Humphrey owned sawmills and woollen mills and was also director for several companies in Moncton.

His business operations were very profitable. By the 1890s, he was one of the richest men in Canada. He was among the largest stockholders in the Moncton Gas and Water Company, the Moncton Sugar Refining Company, and the Moncton Cotton Manufacturing Company, having been a director in all three companies.

== Public service ==
Humphrey sat four terms as a Member of the Legislative Assembly of New Brunswick representing Westmorland County. He was first elected on the free schools issue in 1872 and served until 1878. He was re-elected in 1882 and 1886 before declining nomination in 1890.
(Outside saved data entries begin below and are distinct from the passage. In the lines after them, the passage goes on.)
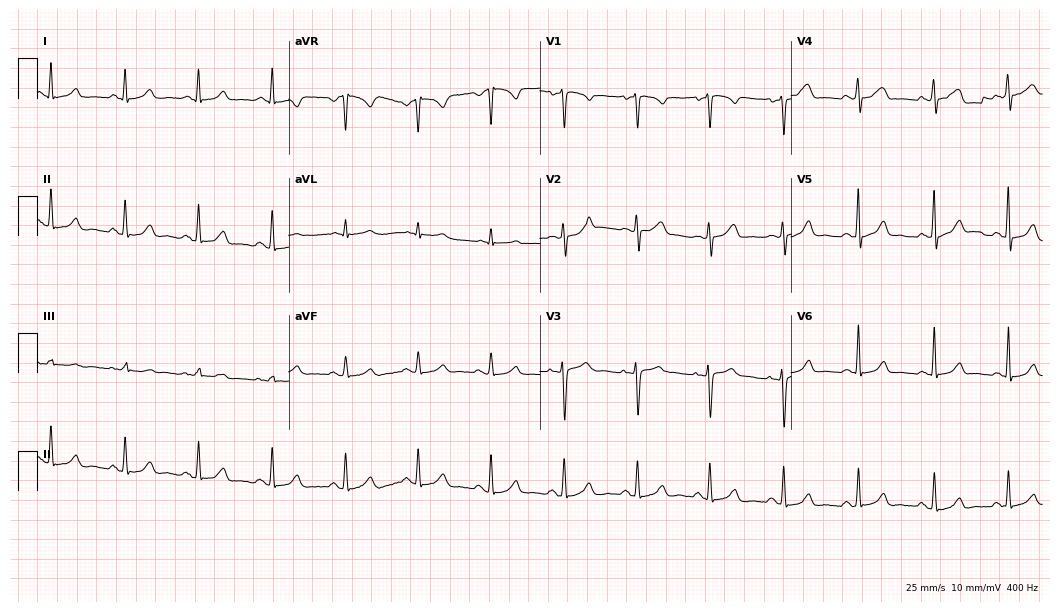
Standard 12-lead ECG recorded from a female, 34 years old. Read as a normal ECG.
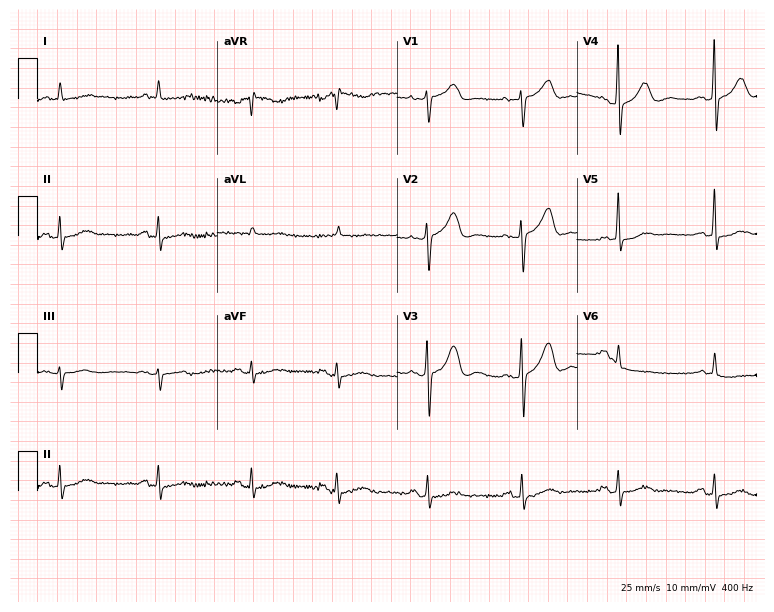
Resting 12-lead electrocardiogram (7.3-second recording at 400 Hz). Patient: a 79-year-old woman. None of these six findings is recorded: first-degree AV block, right bundle branch block, left bundle branch block, sinus bradycardia, atrial fibrillation, sinus tachycardia.
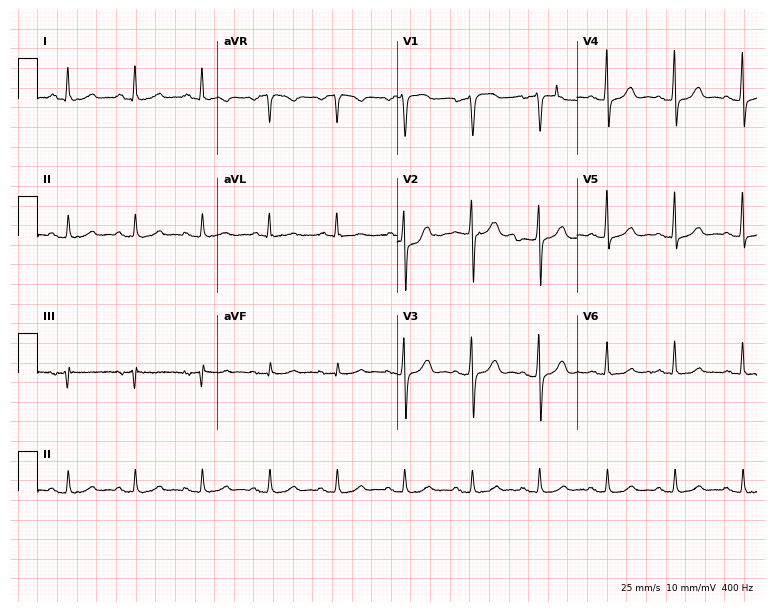
Standard 12-lead ECG recorded from a female patient, 58 years old. Read as a normal ECG.
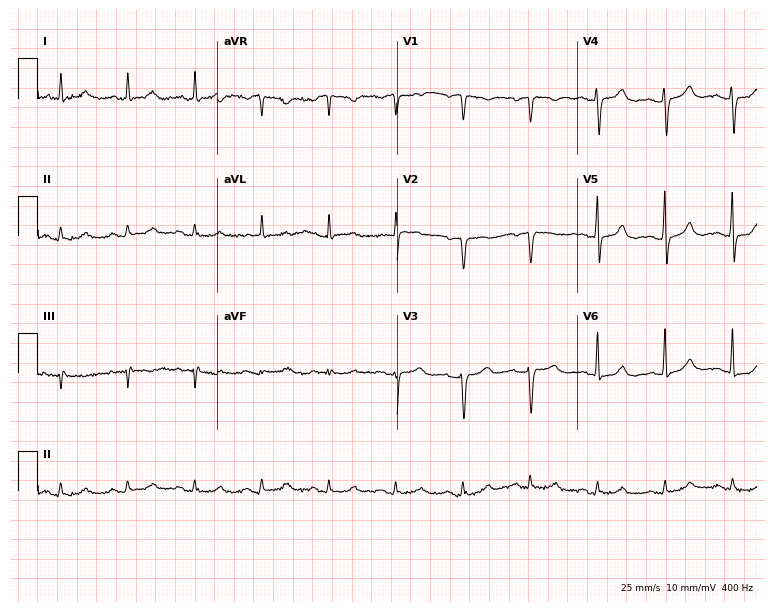
Standard 12-lead ECG recorded from an 85-year-old woman. Read as a normal ECG.
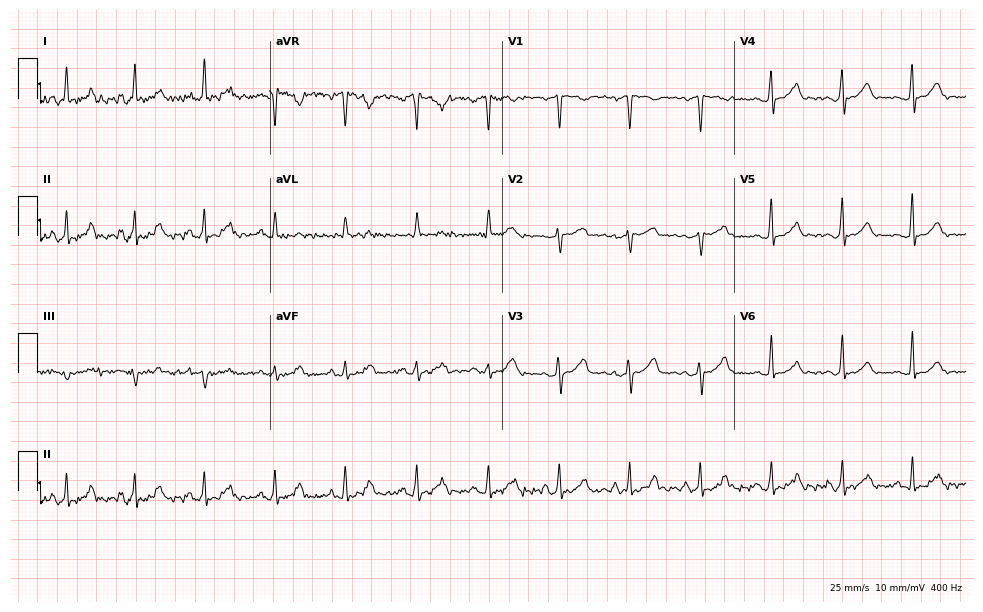
12-lead ECG (9.5-second recording at 400 Hz) from a 36-year-old woman. Screened for six findings — first-degree AV block, right bundle branch block, left bundle branch block, sinus bradycardia, atrial fibrillation, sinus tachycardia — none is recorded. Findings outside these six are not listed.
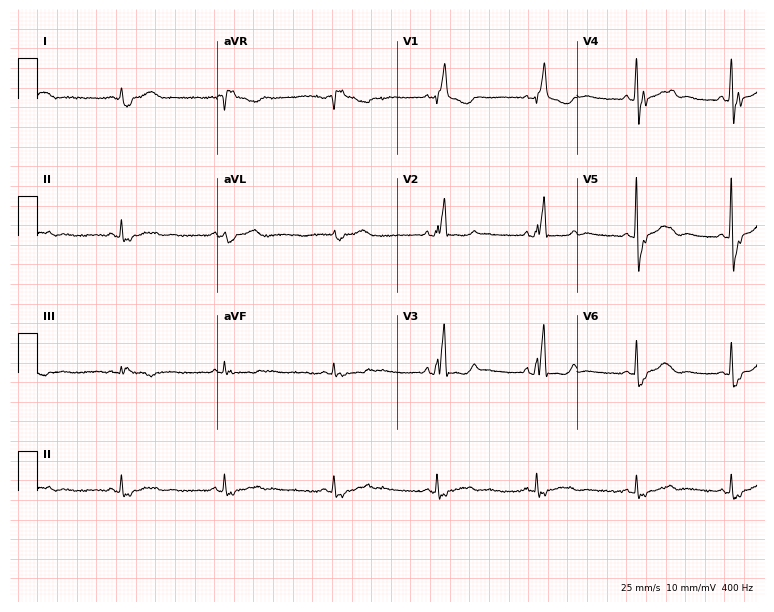
ECG — a female patient, 76 years old. Findings include right bundle branch block.

During his tenure as MPP, some key events occurred:
- 1871 : The Common Schools Act, establishing free public schooling in New Brunswick, establishing standards for teacher certification and limiting the influence of religion in education
- A partial extension of the voting franchise to widows and unmarried women who owned property
- 1890: The incorporation of Moncton as a city.
- 1892: The abolition of the Legislative Council, New Brunswick's upper house of government.

== Marriage and family ==
Humphrey married Sarah Jane Harris, daughter of John L. Harris who was one of the leading merchants and shipbuilders in the area. They had the following known children:
- Sarah (Humphrey) Lockhart m. L.D. Lockhart
- Jane Humphrey
- Mary Humphrey
- William F. Humphrey

== Illness, death and burial ==
Humphrey was in failing health for a number of years prior to his death. In 1891, he went to England where he consulted a specialist but obtained no relief. He was able to fulfil his business duties until the last few weeks of his life. He died on November 3, 1895, at the age of 72 and was interred at the Elmwood Cemetery.

== Legacy ==
John Humphrey was described as a man of "splendid physique, with a mind of more than ordinary grasp, with an ingrained honesty and a purpose that never varied… a model man in almost every relationship of life."

A small settlement known as Humphreys Mills, now a neighbourhood of Moncton, grew up around his mills on Humphreys Brook, a tributary of the Petitcodiac River.

As of 1996, the John A. Humphrey Residence located on Mill Road is now a historic property.